保持应有的关注就可以了,不值得花费太多心思。
所以很快他们就开始討论起政务,谈论最多的就是河北之战。
王珪担忧的道:“以秦王的用兵能力,河北之乱很快就能平息。”
“若让他將河北收入囊中,对殿下的大业非常不利啊。”
韦挺、冯立也面露忧色,秦王已经据有河南郡,若再让他占据河北。
半个北方都归其所有,太子还坚持个什么,直接退位让贤算了。
李建成表情淡然,並没有说话,而是將目光看向魏徵:
“魏卿以为如何?”
魏徵胸有成竹的道:“诸位无需担心,秦王不可能得到河北的。

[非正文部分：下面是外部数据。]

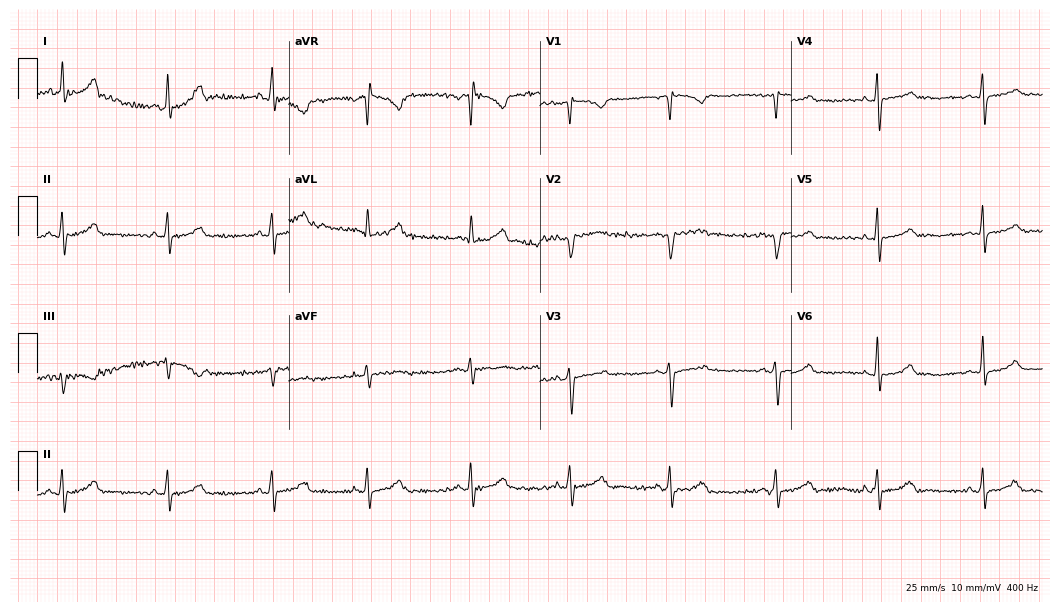
Resting 12-lead electrocardiogram (10.2-second recording at 400 Hz). Patient: a 25-year-old woman. Read as a normal ECG.
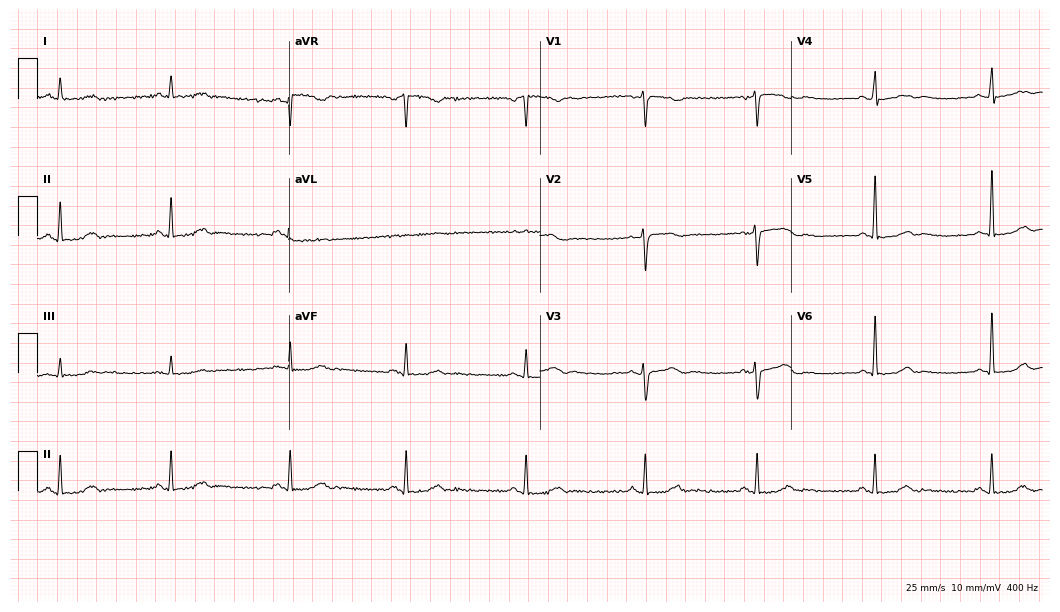
12-lead ECG from a female patient, 54 years old. Screened for six findings — first-degree AV block, right bundle branch block (RBBB), left bundle branch block (LBBB), sinus bradycardia, atrial fibrillation (AF), sinus tachycardia — none is recorded. Other findings, if any, are not listed.

”
王珪本就对这个反覆投降的人心有不忿,问道:
“哦,不知魏洗马有何高见?”
魏徵轻轻捋须道:“我们能想到的问题,陛下岂会看不到?”
“他是断然不会允许这种事情发生的。”
“所以我敢断言,河北平叛捷报传来的那天,也是秦王回朝的时间。”
“当初竇公兵败,他麾下许多能臣干將皆被太子殿下收用。”
“所以安抚河北的重任,必然会交给东宫。”
“愚以为,殿下现在就可以做准备了,以免到时手忙脚乱。”
韦挺、冯立等人脸上都露出惊喜之色。
竇建德败亡,东宫得到的好处比秦王府还大。
莫非这种事情就要第二次上演了?
王珪內心也非常赞同他的意见,但自尊让他无法开口认同对方,所以只是沉默不语。
魏徵也没有贴脸开大的意思,他很清楚自己更换了好几次主公,不少人都对他有意见。
他更清楚,这时候任何解释都没用,更何况他也无意向任何人解释。
找到一个施展才华的机会,將来世人自然知道我是什么样的人。
李建成脸上也露出笑容,说道:“魏卿所言,与我心中所想不谋而合。”
然后他脸色一肃道:“诸位卿家,按照此策儘快做好准备,隨时接管河北。”
眾人皆道:“喏。”
李建成脸上再次浮出笑容,问道:“诸卿可还有事?”
王珪等人皆摇头,表示没事了。
魏徵却说道:“殿下还需派使者去沟通燕王、吴王,以免他们投向秦王。”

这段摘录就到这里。